Male spree killers are in the news again, between the trial of Aurora massacre suspect James Holmes and the investigation of the Sandy Hook killer, Adam Lanza. Whenever mass violence occurs, the world searches for answers: access to guns? Sociopathic behaviour? What could cause a young man to murder innocents in cold blood?
In the aftermath of the horrific massacre at Sandy Hook elementary, the National Rifle Association’s executive vice president, Wayne LaPierre, conducted a now-notoriously tone-deaf press conference on the subject. In a time when people were finally — it seems — calling for increased gun control laws in the United States, LaPierre’s speech was full of the same boogeymen and scapegoats that had been trotted out for years: violent video games, music videos and “blood-soaked slasher films” like Natural Born Killers and American Psycho.
This was one of the most boneheaded things I’d heard in a long time for many reasons, but the comment about a 13-year-old dark comedy was particularly striking, because American Psycho is actually undergoing a modern feminist reinterpretation. There are few characters so intensely misunderstood as the titular psycho, Patrick Bateman, depicted by Christian Bale. Condemned by some as a brutal misogynist in a woman-hating film and revered by others as the epitome of cool-headed style, Bale’s character and director Mary Harron’s film are actually much more sly than some viewers may initially realize.
Author Bret Easton Ellis wrote the novel American Psycho in 1991, and its publication sparked huge backlash. Feminist groups protested its gruesome descriptions of murder and torture, decrying it as the worst sort of misogyny; one group threw a bucket of fake blood on a bookshelf full of copies. The novel is narrated by Patrick Bateman, a wealthy and vain investment banker in 1980s New York. In stream-of-consciousness style, Bateman describes his daily life: his extensive skincare routine each morning, his feelings on proper etiquette and the high-class meals he enjoys with his co-workers at the hottest restaurants in town. Bateman is introduced as the ultimate yuppie, or young urban professional: he and his colleagues snort cocaine, compare their business cards, judge each other based on their haircuts and have nearly identical taste in suits. They cheat with each other’s fiancées and vacation in the Hamptons. In between lengthy diatribes on the merits of arugula and octopus salad, Bateman also describes the horrific murders he commits each night. As the novel progresses, his slayings become more and more sadistic, but increasingly unreliable as well. His violent sociopathy is held up against the casual sociopathy of the 1980s Me Generation, and towards the end of the book it’s difficult to tell the difference.
While the novel was optioned for film rights early in the 1990s, it was nearly impossible to find a screenwriter and director willing to take the project. Eventually, American Psycho was adapted for the screen and directed by filmmaker Mary Harron. She co-wrote the script with Guinevere Turner, a screenwriter and actress who had contributed to projects like The L Word and Dogma.
The women transformed Ellis’s novel into a viable film, stripping out most of the extreme violence and sex but keeping Bateman unsympathetic and cold-blooded.

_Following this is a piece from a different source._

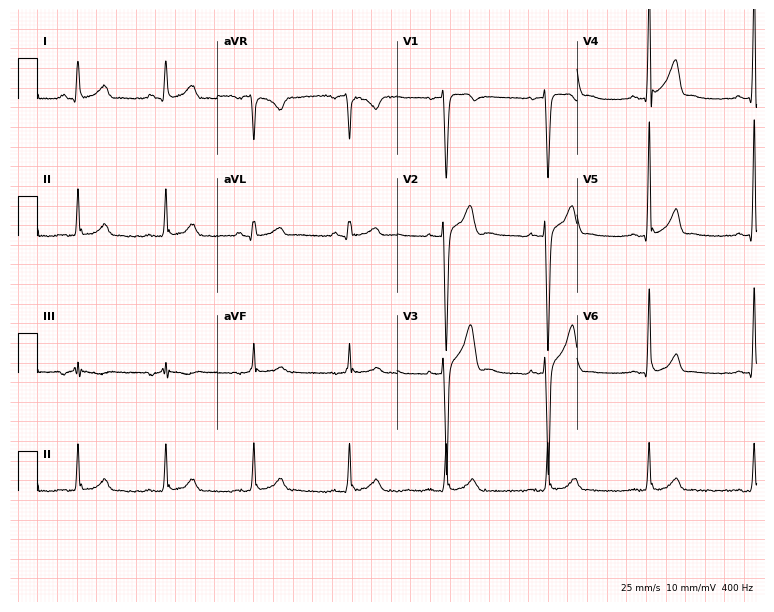
Standard 12-lead ECG recorded from a 33-year-old man. Read as a normal ECG.
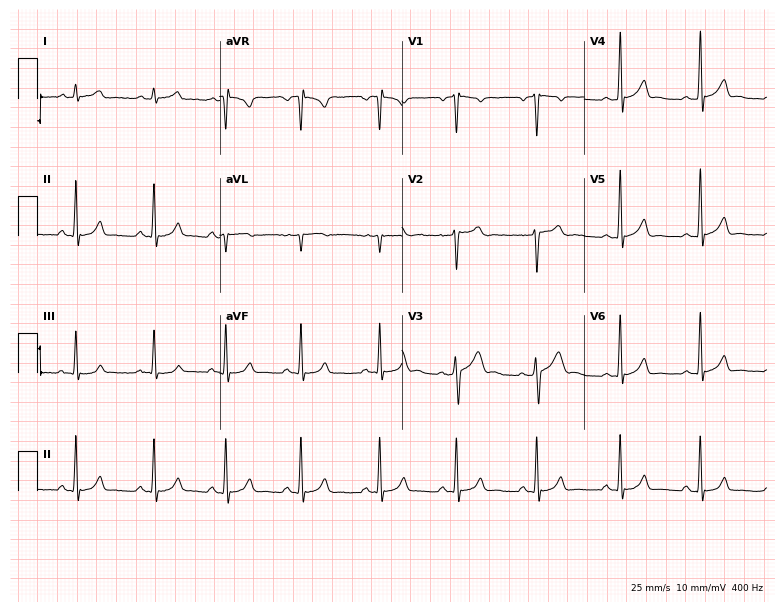
Electrocardiogram (7.4-second recording at 400 Hz), a male patient, 18 years old. Overall reading on record: normal ECG.
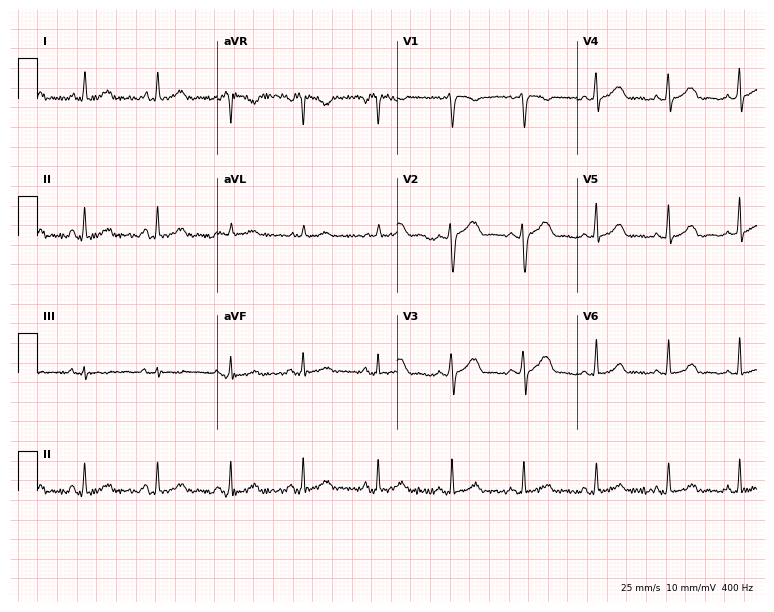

The screenplay refined the satirical elements of the novel, allowing the savage political humour to shine through. Bale struck a perfect balance of charisma and brutality, making Bateman a believable and frightening example of 1980s excess. When the film was released in 2000, it was met with a backlash similar to what the novel elicited; feminist organizations condemned the misogynistic violence, and post-Columbine-massacre media pundits wondered if young men would want to imitate Bateman’s stylish, confident mannerisms and his casual attitude towards murder.
The secret that Harron, Turner and Bale all know is this: Bateman is not a man to admire, not even a little bit. Harron says as much in the director’s commentary track for the film. She is occasionally approached by men who proudly proclaim that they’re like Patrick Bateman: they love suits, they dine at fancy New York eateries and they have corner offices and bright business cards. But Harron is always aghast — why would anyone want to be like Patrick Bateman? He’s so insecure that he has a panic attack over a co-worker’s superior business card. This is a man who speaks at length about the depth and grandeur of shallow pop bands like Huey Lewis and the News; he generates meaning where there is none in order to justify his enjoyment of these bands. He is a phoney, a shadow of a man; he gets away with murder because he and his colleagues are so frequently confused with one another. He prides himself on being an individual, but he blends seamlessly into a crowd. Bale was cast, in part, because he wanted to make the character as dorky as possible. While the book often drifts over the top, the American Psycho film is a blistering condemnation of this sort of arrogant male behaviour, not an endorsement of it.